# Car show



## vincev (Aug 2, 2013)

Took the old truck to the car show last night and put some old stuff in the back of it.It was mobbed by people taking pictures and asking about it.they loved the old bikes,etc. When I take some of my other cars out they never draw people like this did,lol.Sitting with all these $60,000 cars and stealing their crowd was kind of funny.lol


----------



## Boris (Aug 2, 2013)

The way I heard it, was that you forgot to zip your pants and everyone was standing around laughing.


----------



## fordmike65 (Aug 2, 2013)

Dave Marko said:


> The way I heard it, was that you forgot to zip your pants and everyone was standing around laughing.




HAHAHAHAHA!!!

(I'd use LOL, but I hate that & too few characters to post anyway)


----------



## bricycle (Aug 2, 2013)

You have a vette and a convertible????


----------



## tommydale1950 (Aug 2, 2013)

*I know the feeling*

Just sayin...


----------



## OldRider (Aug 2, 2013)

vincev said:


> Took the old truck to the car show last night and put some old stuff in the back of it.It was mobbed by people taking pictures and asking about it.they loved the old bikes,etc.
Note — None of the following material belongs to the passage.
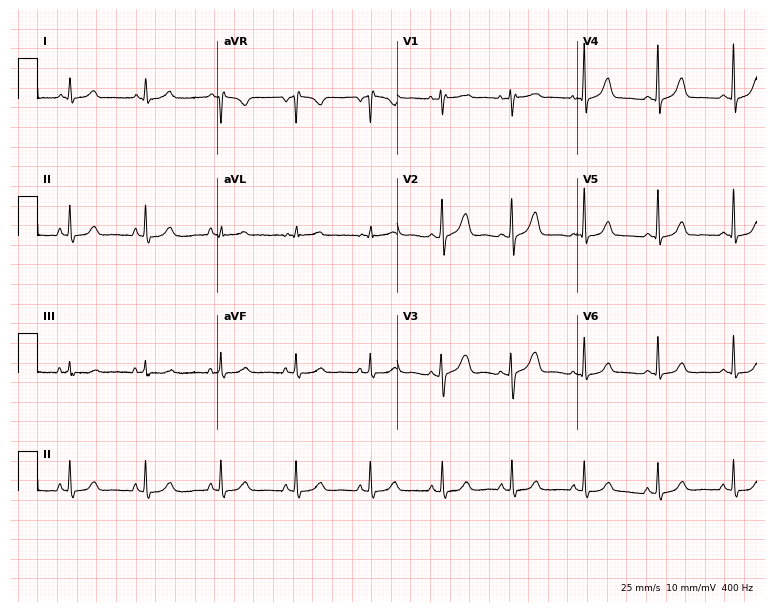
12-lead ECG from a female patient, 47 years old. Labelled as a normal ECG.

When I take some of my other cars out they never draw people like this did,lol.Sitting with all these $60,000 cars and stealing their crowd was kind of funny.lol
> 
> I love it Vince! Just goes to show you that not everyone lusts after the restored Vettes and Mustangs.


----------



## vincev (Aug 2, 2013)

bricycle said:


> You have a vette and a convertible????




Yup,both Vettes are convertibles.


----------



## vincev (Aug 2, 2013)

OldRider said:


> vincev said:
> 
> 
> > Took the old truck to the car show last night and put some old stuff in the back of it.It was mobbed by people taking pictures and asking about it.they loved the old bikes,etc. When I take some of my other cars out they never draw people like this did,lol.Sitting with all these $60,000 cars and stealing their crowd was kind of funny.lol
> ...


----------



## OldRider (Aug 2, 2013)

Pssst Dave Marko, did you write down that phone number? Now we can endlessly harass Vince without typing!


----------



## vincev (Aug 2, 2013)

Call me if you have a bike to give me.


----------



## bike (Aug 2, 2013)

*Wow!*



tommydale1950 said:


> Just sayin...




in western ny you can drive that rat? Here you would be nailed instantly- central nowhere ny


----------



## vincev (Aug 3, 2013)

tommydale1950 said:


> Just sayin...




Yup ,you definitely know what I mean.lol


----------



## Boris (Aug 5, 2013)

*Change the "R" to "T" and you have "Cat Show"*

In the spirit of destroying Vince's thread, First up, I bring you Lulu Anne.


----------



## pedal4416 (Aug 5, 2013)

Cat show you say?


----------



## devnull (Aug 7, 2013)

A few years ago at a party you could tell this guy was getting ticked off because my '66 red beetle was out staging his new red sport car.


----------